Go Behind the Scenes of Interstellar
There is, as well, something significant in the timing of Interstellar—which opened in the same week as the equally science-wise The Theory of Everything, a biopic of Stephen Hawking. Both movies are thriving, but both are also being released into a culture that is increasingly awash in science denialism. We may gobble up what Hollywood offers us, but when it comes time to fund NASA or the National Academy of Sciences (NAS), or time to simply accept the truth of climate change, we turn into primitives, killing the funding we need and ignoring the dangers we face.
As I’ve written before, politicians are increasingly playing the “I’m not a scientist” card, wearing their lack of scientific credentials as both populist badge and political shield, allowing them to deny what the real scientists are telling them without actually saying so. But Tyson believes that this ruse may have run its course.
“There’s a limit to how much you can continue to deny science, and its close cousin technology, without feeling an impact on your wallet,” he says. “It’s enlightened investments in—and innovations derived from—science and technology that fuel economies. To cherry-pick science for your cultural, political or religious morés is to deny the role it’s played in enabling the wealth the country enjoys.”
And while expedience and cynicism are bipartisan scourges, there’s no denying that one party is guiltier of science denialism than the other—and, as Tyson points out in another Tweet, that party just got a whole lot stronger. There’s a certain irony in that.

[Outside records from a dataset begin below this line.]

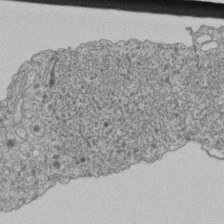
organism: Human
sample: Retinal organoid Rod and Cone cells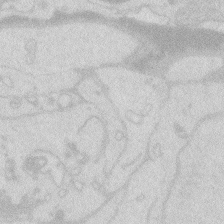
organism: Zebrafish
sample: Macrophage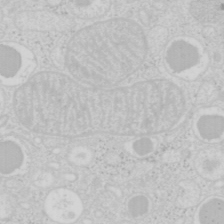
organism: Mouse
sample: Pancreas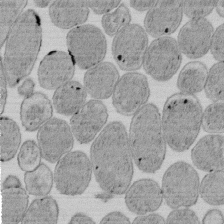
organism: E. coli
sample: Bacterial nucleoid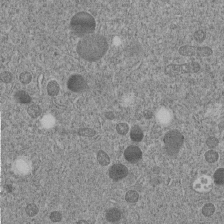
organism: C. elegans
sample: C. elegans embryo early stage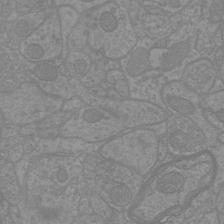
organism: Mouse
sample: Cortical neurons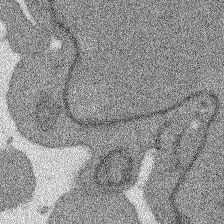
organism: Human
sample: HeLa cells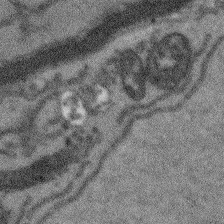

“Go back 150 years or so,” he says. “That’s when Abe Lincoln established the NAS. It was meant to serve as a scientific advisory body for the betterment of the country—and it was created by a Republican. I don’t think any leader could get into trouble for saying ‘I may not be a scientist, but I’ve got advisers who are—and I’m going to listen to them.'”
Lincoln may have known nothing about the science in Interstellar or the problem of global warming, but he surely would have known enough to listen and learn. Let’s hope his 21st century heirs—of both parties—can learn to do the same.